ASSIGNMENT: Please return the lines below verbatim, beginning at the one that has "2768 | 530 |" and stopping after the one that has "1988 | 252 |", and add no other lines.

EXERCISE MATERIALS:

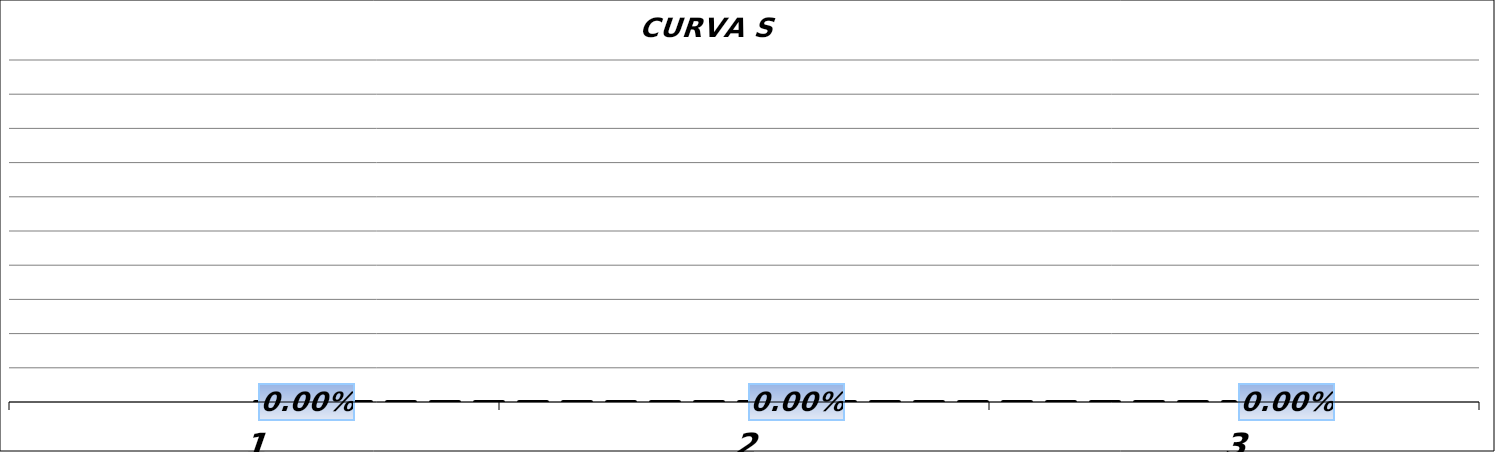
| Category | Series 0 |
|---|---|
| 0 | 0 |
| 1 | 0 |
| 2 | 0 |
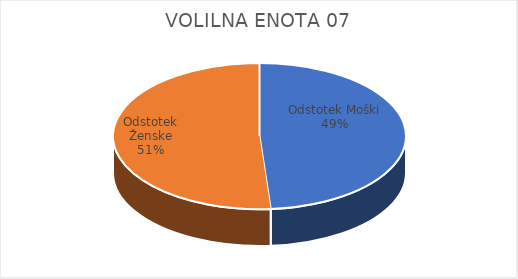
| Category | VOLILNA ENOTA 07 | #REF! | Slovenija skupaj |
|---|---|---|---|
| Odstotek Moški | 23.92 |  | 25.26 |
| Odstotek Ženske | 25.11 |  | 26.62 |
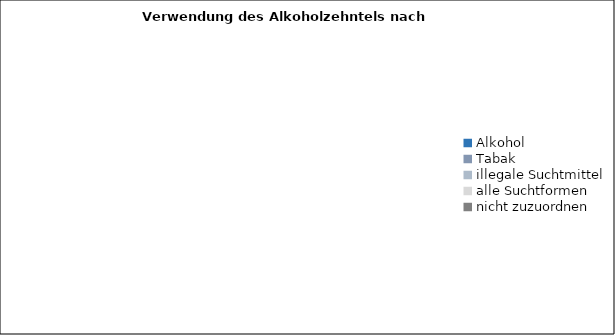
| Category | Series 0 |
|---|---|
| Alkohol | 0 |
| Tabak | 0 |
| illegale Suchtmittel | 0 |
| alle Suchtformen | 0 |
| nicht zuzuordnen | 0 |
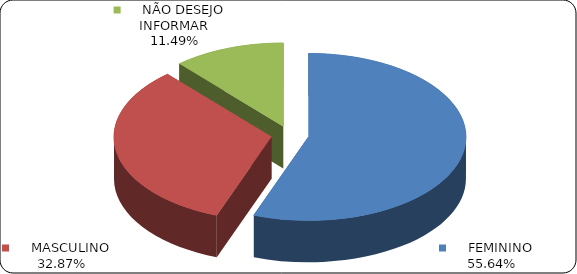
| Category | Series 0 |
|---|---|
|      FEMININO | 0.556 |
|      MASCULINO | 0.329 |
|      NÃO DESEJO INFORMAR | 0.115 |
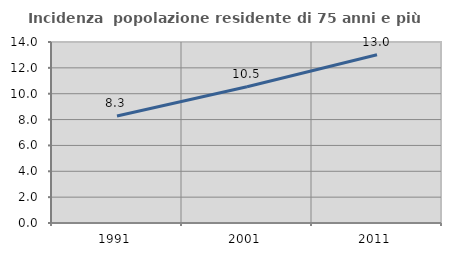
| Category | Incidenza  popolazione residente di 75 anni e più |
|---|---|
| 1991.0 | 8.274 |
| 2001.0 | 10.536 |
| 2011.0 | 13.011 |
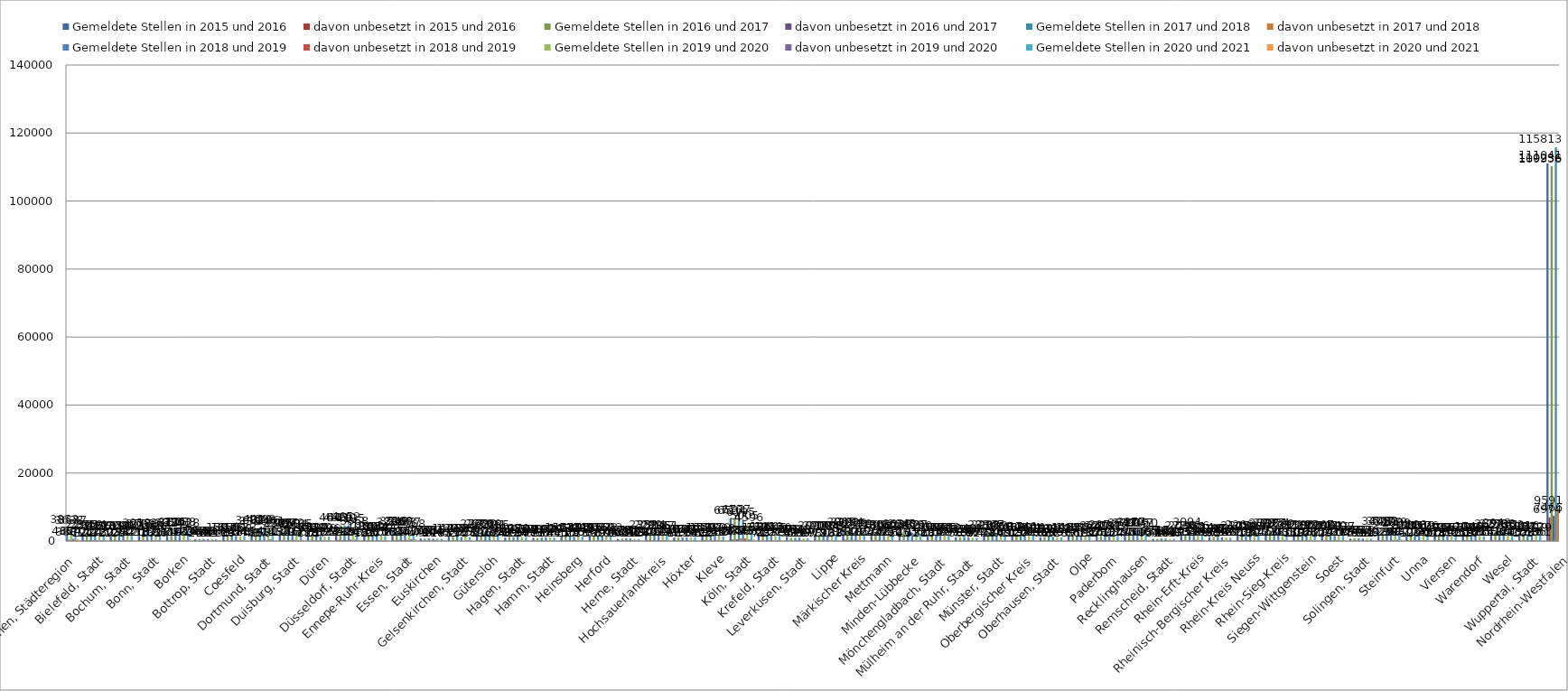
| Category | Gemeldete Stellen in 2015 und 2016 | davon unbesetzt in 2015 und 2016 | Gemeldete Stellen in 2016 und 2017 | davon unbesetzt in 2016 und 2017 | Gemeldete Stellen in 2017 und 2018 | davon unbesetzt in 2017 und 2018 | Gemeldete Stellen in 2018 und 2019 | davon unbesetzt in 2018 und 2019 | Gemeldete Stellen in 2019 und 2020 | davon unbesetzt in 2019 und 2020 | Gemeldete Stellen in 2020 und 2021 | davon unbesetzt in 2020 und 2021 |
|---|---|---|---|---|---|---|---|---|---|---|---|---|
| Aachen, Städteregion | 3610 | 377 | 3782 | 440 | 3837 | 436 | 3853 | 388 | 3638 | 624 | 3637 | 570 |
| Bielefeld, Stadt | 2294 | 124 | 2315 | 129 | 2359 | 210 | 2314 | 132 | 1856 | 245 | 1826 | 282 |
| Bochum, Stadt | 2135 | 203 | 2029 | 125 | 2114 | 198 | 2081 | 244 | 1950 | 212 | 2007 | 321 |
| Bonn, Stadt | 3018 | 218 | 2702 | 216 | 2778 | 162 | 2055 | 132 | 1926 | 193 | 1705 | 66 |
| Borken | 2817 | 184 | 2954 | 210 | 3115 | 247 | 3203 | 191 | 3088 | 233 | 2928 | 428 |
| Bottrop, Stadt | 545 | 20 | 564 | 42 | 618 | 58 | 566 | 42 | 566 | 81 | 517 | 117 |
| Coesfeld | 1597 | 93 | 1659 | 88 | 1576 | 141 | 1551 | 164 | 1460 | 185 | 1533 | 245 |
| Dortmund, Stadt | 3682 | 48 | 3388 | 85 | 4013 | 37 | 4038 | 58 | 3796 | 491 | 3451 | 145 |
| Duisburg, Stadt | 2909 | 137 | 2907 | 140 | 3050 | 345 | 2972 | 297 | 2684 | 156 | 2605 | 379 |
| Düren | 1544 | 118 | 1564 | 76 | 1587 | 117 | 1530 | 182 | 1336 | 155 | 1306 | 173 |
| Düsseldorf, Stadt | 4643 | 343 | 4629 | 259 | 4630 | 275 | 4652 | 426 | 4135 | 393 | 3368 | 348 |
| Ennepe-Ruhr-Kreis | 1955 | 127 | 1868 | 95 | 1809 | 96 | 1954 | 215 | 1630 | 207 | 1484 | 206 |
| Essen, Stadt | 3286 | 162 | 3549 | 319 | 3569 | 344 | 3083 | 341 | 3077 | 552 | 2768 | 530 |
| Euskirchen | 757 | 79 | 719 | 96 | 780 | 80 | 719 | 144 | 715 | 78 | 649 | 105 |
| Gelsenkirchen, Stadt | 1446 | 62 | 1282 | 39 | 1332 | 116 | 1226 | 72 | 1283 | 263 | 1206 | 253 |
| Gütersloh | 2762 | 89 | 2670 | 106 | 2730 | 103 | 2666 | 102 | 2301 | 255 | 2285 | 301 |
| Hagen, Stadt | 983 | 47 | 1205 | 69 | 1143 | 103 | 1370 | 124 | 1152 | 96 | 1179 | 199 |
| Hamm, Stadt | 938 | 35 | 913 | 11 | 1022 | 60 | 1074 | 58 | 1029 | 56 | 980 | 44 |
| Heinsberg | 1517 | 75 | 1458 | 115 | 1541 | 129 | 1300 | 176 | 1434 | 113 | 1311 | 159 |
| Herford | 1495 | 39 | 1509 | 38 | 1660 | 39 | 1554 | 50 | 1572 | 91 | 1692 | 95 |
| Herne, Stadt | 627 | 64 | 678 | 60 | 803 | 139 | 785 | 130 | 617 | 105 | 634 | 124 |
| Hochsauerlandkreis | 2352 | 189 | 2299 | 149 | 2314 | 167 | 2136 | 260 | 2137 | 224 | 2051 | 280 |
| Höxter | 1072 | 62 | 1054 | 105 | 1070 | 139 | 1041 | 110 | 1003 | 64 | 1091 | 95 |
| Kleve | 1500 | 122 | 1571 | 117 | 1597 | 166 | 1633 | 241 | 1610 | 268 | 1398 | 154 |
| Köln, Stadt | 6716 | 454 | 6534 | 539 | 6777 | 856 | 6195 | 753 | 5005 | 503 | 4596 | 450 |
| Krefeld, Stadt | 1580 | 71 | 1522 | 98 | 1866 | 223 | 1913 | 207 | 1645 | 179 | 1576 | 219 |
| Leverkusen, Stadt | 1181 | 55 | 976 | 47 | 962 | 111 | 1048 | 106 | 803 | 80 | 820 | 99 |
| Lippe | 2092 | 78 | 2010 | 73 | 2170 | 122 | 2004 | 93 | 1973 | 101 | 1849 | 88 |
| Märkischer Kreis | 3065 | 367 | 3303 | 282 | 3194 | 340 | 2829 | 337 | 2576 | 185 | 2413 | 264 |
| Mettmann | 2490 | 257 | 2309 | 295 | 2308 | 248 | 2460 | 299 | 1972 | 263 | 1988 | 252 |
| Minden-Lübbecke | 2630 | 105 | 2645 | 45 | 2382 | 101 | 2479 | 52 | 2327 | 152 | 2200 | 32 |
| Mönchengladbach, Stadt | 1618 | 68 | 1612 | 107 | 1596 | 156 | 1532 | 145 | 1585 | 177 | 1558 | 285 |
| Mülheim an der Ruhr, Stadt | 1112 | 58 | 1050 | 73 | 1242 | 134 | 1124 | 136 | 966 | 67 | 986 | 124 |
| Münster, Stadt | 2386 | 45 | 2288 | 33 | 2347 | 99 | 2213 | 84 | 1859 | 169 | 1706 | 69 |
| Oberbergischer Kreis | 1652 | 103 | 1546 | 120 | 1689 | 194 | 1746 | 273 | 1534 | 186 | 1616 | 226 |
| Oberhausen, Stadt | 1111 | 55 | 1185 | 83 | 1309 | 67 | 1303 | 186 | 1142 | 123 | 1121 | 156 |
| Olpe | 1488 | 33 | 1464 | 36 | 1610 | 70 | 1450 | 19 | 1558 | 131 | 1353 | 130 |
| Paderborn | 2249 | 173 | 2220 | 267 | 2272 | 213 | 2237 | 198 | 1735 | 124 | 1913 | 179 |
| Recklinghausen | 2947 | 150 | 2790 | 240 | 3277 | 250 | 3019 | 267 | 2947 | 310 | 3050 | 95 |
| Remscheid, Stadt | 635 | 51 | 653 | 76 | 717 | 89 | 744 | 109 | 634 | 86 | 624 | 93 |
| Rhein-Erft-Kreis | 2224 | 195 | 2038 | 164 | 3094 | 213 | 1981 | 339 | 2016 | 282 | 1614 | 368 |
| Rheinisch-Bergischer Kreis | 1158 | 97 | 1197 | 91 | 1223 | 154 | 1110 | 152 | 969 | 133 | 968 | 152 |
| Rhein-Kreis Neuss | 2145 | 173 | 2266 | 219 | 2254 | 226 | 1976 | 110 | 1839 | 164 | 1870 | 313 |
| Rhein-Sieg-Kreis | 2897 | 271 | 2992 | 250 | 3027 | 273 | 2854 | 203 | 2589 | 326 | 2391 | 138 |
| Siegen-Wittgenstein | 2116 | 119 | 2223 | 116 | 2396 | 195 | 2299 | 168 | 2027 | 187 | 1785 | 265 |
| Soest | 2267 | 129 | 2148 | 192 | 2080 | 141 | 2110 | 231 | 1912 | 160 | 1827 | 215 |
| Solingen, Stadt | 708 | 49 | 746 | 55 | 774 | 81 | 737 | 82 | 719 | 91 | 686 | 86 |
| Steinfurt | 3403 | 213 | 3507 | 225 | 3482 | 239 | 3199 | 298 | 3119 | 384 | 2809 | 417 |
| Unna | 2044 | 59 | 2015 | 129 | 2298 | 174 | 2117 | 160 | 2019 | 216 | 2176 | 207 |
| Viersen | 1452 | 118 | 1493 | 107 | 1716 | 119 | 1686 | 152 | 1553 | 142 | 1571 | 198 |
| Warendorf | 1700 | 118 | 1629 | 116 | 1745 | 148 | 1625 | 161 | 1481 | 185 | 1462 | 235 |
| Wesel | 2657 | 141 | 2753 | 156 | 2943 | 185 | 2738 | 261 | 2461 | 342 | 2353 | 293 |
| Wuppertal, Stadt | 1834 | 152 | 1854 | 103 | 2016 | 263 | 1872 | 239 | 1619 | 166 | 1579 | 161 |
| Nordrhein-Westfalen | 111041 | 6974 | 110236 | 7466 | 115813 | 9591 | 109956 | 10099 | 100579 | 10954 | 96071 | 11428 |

SOLUTION TO THIS PROBLEM:
| Essen, Stadt | 3286 | 162 | 3549 | 319 | 3569 | 344 | 3083 | 341 | 3077 | 552 | 2768 | 530 |
| Euskirchen | 757 | 79 | 719 | 96 | 780 | 80 | 719 | 144 | 715 | 78 | 649 | 105 |
| Gelsenkirchen, Stadt | 1446 | 62 | 1282 | 39 | 1332 | 116 | 1226 | 72 | 1283 | 263 | 1206 | 253 |
| Gütersloh | 2762 | 89 | 2670 | 106 | 2730 | 103 | 2666 | 102 | 2301 | 255 | 2285 | 301 |
| Hagen, Stadt | 983 | 47 | 1205 | 69 | 1143 | 103 | 1370 | 124 | 1152 | 96 | 1179 | 199 |
| Hamm, Stadt | 938 | 35 | 913 | 11 | 1022 | 60 | 1074 | 58 | 1029 | 56 | 980 | 44 |
| Heinsberg | 1517 | 75 | 1458 | 115 | 1541 | 129 | 1300 | 176 | 1434 | 113 | 1311 | 159 |
| Herford | 1495 | 39 | 1509 | 38 | 1660 | 39 | 1554 | 50 | 1572 | 91 | 1692 | 95 |
| Herne, Stadt | 627 | 64 | 678 | 60 | 803 | 139 | 785 | 130 | 617 | 105 | 634 | 124 |
| Hochsauerlandkreis | 2352 | 189 | 2299 | 149 | 2314 | 167 | 2136 | 260 | 2137 | 224 | 2051 | 280 |
| Höxter | 1072 | 62 | 1054 | 105 | 1070 | 139 | 1041 | 110 | 1003 | 64 | 1091 | 95 |
| Kleve | 1500 | 122 | 1571 | 117 | 1597 | 166 | 1633 | 241 | 1610 | 268 | 1398 | 154 |
| Köln, Stadt | 6716 | 454 | 6534 | 539 | 6777 | 856 | 6195 | 753 | 5005 | 503 | 4596 | 450 |
| Krefeld, Stadt | 1580 | 71 | 1522 | 98 | 1866 | 223 | 1913 | 207 | 1645 | 179 | 1576 | 219 |
| Leverkusen, Stadt | 1181 | 55 | 976 | 47 | 962 | 111 | 1048 | 106 | 803 | 80 | 820 | 99 |
| Lippe | 2092 | 78 | 2010 | 73 | 2170 | 122 | 2004 | 93 | 1973 | 101 | 1849 | 88 |
| Märkischer Kreis | 3065 | 367 | 3303 | 282 | 3194 | 340 | 2829 | 337 | 2576 | 185 | 2413 | 264 |
| Mettmann | 2490 | 257 | 2309 | 295 | 2308 | 248 | 2460 | 299 | 1972 | 263 | 1988 | 252 |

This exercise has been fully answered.